WARNING: This review contains explicit language which some people may find offensive.

I attended a special screening of "L'Inferno" at the Rubin Museum of Art in Manhattan; for this screening, the film's intertitles had been removed, and the movie's dialogue and narration were spoken live by the brilliant actors Len Cariou and Roberta Maxwell, accompanied by an appropriately hellish violin score by Gil Morgenstern.

For all its considerable crudeness, this early film is still powerful. Much of its impact is due to the decision to depict the (male) inhabitants of Hell entirely naked. (A couple of them are wanting an arm or a leg.) The image of naked men desperately scrambling for room in Charon's cramped coracle is far more effective than the same image would have been with costumed actors. The film would have been even more powerful had it included female nudity, although I concede that this would have been too much to expect in 1911. Even the nudity which we see here is undercut by the fact that some of the men in Hell are wearing nappies. The notorious sequence in the river of excrement is cleaned up somewhat here, to feature merely a river of dirty water. The narration includes a reference to the famous sign at the entrance to Hell -- "Abandon all hope, ye who enter here" -- yet we never see this sign; perhaps it was rendered in Italian in the original prints of this film, and was therefore cut out of prints exhibited outside Italy.

The exterior scenes are shot against stark cliffs plunging perpendicularly to the sea, affording no shelter: the landscapes of Hell. Several flashbacks contain interior shots, featuring painted sets of the style which modern audiences will attribute to French film-maker Georges Melies.

I try to perceive every film that I view in the context of its own time.
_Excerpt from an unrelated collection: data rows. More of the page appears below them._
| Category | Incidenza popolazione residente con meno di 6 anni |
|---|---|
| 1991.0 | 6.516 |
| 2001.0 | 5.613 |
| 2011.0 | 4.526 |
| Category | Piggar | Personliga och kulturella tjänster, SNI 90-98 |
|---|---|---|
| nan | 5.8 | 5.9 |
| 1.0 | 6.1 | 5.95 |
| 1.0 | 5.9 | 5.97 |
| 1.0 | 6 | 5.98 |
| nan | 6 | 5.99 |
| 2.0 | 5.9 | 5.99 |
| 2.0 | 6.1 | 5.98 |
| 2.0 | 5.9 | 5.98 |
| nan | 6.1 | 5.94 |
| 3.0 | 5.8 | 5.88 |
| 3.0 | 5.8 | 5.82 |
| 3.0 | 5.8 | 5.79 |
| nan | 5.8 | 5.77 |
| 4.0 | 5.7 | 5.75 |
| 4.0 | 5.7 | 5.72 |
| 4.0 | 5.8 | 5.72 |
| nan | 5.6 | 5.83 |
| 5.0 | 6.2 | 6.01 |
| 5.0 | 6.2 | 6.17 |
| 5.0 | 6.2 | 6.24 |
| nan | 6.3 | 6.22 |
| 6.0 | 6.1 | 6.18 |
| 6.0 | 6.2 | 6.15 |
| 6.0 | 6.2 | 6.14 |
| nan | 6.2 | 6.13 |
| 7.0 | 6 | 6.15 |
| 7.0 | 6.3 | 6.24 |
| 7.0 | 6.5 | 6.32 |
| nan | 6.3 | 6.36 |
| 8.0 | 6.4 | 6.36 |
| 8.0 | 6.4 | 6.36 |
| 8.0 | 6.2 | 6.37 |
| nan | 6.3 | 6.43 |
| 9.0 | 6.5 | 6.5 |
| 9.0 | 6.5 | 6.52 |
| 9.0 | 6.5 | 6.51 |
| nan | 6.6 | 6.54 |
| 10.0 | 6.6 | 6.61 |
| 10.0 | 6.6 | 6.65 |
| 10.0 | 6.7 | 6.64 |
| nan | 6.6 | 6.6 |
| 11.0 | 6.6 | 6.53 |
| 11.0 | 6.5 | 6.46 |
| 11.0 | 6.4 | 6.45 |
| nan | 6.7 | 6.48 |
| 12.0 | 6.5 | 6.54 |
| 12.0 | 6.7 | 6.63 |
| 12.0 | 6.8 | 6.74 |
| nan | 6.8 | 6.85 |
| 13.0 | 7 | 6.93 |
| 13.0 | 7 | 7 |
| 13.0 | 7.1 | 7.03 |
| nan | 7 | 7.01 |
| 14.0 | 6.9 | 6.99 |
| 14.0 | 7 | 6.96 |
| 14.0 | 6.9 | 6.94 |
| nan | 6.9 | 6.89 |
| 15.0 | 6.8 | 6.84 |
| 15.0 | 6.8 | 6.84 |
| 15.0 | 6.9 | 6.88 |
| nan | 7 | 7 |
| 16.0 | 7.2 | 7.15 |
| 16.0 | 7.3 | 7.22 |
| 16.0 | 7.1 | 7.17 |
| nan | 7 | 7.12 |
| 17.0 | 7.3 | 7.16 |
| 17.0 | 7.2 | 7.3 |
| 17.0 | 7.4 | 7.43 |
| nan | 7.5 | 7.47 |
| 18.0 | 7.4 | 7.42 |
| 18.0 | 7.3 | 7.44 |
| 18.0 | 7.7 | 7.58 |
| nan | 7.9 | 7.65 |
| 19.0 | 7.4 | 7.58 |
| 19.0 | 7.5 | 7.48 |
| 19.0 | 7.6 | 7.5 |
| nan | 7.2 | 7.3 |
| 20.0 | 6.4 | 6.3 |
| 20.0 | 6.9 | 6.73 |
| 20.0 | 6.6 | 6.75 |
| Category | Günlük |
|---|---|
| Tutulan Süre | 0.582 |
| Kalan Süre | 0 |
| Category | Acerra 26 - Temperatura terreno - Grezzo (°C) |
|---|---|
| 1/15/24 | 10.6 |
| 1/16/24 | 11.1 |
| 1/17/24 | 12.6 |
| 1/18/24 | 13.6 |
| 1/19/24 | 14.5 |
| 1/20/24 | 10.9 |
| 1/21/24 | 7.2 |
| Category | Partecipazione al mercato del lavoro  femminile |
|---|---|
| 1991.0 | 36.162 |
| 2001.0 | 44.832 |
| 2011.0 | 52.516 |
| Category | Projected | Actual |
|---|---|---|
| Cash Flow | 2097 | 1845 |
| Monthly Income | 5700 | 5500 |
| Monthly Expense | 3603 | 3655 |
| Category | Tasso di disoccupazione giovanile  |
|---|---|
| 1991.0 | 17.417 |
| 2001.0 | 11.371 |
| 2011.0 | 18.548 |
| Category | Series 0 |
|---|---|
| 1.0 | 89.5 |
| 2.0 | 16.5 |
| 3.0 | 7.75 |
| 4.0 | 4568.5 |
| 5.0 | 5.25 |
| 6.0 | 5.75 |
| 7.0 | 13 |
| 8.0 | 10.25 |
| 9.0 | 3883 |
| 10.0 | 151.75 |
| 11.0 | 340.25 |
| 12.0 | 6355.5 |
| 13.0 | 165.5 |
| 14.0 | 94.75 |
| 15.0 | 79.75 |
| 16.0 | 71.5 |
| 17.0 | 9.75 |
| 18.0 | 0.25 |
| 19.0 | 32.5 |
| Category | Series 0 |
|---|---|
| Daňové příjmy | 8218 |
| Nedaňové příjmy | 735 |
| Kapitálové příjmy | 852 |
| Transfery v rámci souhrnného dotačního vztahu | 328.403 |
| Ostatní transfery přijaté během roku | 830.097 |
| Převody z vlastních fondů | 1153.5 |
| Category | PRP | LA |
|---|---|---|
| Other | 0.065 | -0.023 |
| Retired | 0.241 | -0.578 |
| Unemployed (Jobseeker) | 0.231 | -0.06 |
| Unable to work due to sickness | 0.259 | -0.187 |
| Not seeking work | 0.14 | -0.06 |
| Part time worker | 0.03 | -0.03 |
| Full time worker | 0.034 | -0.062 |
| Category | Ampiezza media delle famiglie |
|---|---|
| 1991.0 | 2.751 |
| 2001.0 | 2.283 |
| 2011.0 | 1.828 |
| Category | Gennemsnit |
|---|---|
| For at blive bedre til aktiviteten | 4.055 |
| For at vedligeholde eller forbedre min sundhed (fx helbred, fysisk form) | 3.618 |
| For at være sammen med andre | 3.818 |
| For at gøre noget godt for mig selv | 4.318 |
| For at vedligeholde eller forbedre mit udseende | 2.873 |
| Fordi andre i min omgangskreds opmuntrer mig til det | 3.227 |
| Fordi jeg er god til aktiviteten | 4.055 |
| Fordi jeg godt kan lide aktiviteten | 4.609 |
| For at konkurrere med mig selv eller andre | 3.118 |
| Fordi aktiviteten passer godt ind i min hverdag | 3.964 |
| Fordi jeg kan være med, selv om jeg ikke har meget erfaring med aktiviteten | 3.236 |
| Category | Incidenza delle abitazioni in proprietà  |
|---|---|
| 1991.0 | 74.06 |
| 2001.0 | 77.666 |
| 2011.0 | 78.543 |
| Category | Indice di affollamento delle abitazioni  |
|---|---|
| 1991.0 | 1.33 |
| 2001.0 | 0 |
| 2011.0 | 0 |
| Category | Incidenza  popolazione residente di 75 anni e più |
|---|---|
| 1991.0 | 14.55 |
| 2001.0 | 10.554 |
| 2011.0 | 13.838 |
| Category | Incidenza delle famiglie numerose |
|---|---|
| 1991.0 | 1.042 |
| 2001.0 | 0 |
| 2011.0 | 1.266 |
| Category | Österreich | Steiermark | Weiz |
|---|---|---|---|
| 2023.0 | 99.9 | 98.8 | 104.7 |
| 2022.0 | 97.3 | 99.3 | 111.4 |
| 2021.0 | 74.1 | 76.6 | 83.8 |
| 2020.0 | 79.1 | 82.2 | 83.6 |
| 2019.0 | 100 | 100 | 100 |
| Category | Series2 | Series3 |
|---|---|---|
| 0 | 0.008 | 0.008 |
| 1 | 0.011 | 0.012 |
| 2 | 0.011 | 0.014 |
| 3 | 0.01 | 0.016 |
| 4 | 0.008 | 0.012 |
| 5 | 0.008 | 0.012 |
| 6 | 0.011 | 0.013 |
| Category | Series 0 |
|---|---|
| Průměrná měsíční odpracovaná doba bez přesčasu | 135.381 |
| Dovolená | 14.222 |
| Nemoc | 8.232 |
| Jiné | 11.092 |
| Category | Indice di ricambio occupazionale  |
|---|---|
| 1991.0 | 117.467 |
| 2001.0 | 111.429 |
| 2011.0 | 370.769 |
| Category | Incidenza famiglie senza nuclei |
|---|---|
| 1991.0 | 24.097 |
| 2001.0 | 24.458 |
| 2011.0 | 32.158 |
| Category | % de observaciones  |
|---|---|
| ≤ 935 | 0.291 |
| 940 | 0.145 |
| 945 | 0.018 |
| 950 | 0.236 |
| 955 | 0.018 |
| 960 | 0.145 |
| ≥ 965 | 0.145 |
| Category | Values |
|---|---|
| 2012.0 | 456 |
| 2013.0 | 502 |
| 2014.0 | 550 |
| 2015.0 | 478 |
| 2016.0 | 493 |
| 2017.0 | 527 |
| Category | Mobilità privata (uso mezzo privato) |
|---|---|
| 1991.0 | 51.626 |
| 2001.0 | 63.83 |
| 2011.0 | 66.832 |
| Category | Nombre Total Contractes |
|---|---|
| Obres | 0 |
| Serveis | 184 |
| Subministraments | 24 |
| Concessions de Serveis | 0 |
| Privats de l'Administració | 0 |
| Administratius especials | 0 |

Regrettably, most of the acting here is crude even by 1911 standards. The subject matter allows for some melodramatic overacting, yet these actors exceed the limits. The special effects, too, are crude by 1911 standards. Several of the double exposures are off-register, with visible "shimmy". The hell-hound Cerberus looks like a three-headed ostrich cross-bred with a poodle. Georges Melies was doing more convincing special effects in 1906. I did like the clever method of giving Beatrice a halo by placing a whirligig behind the actress's head. The costumes in the flashback sequences are impressive.

For the screening which I attended, the original Italian intertitles were newly translated by Robert Pinsky of the Poetry Society of America. I feel that he should have been less literal and more colloquial: when Dante described a damned soul "making a fig", it wasn't immediately clear to the (mostly American) audience that this referred to an obscene hand-gesture.

For all its crudity, this is an astonishing film with great visual impact. I wish that the same production company had tackled Dante's "Purgatorio" and "Paradiso". My rating: 8 out of 10.